(GIVEN ENTRIES Opens)
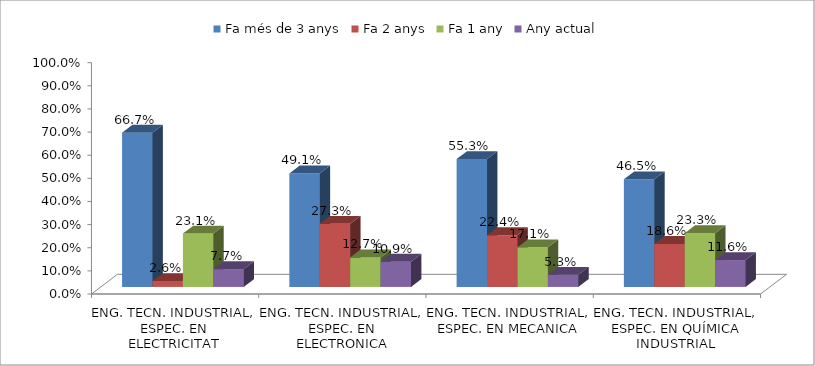
| Category | Fa més de 3 anys | Fa 2 anys | Fa 1 any | Any actual |
|---|---|---|---|---|
| ENG. TECN. INDUSTRIAL, ESPEC. EN ELECTRICITAT | 0.667 | 0.026 | 0.231 | 0.077 |
| ENG. TECN. INDUSTRIAL, ESPEC. EN ELECTRONICA INDUSTRIAL | 0.491 | 0.273 | 0.127 | 0.109 |
| ENG. TECN. INDUSTRIAL, ESPEC. EN MECANICA | 0.553 | 0.224 | 0.171 | 0.053 |
| ENG. TECN. INDUSTRIAL, ESPEC. EN QUÍMICA INDUSTRIAL | 0.465 | 0.186 | 0.233 | 0.116 |
(GIVEN ENTRIES Closes)
> TASK DETAILS
With the data above as the source, tally the lines that include the string "INDUSTRIAL", and give that figure alone.

> TASK SOLUTION
4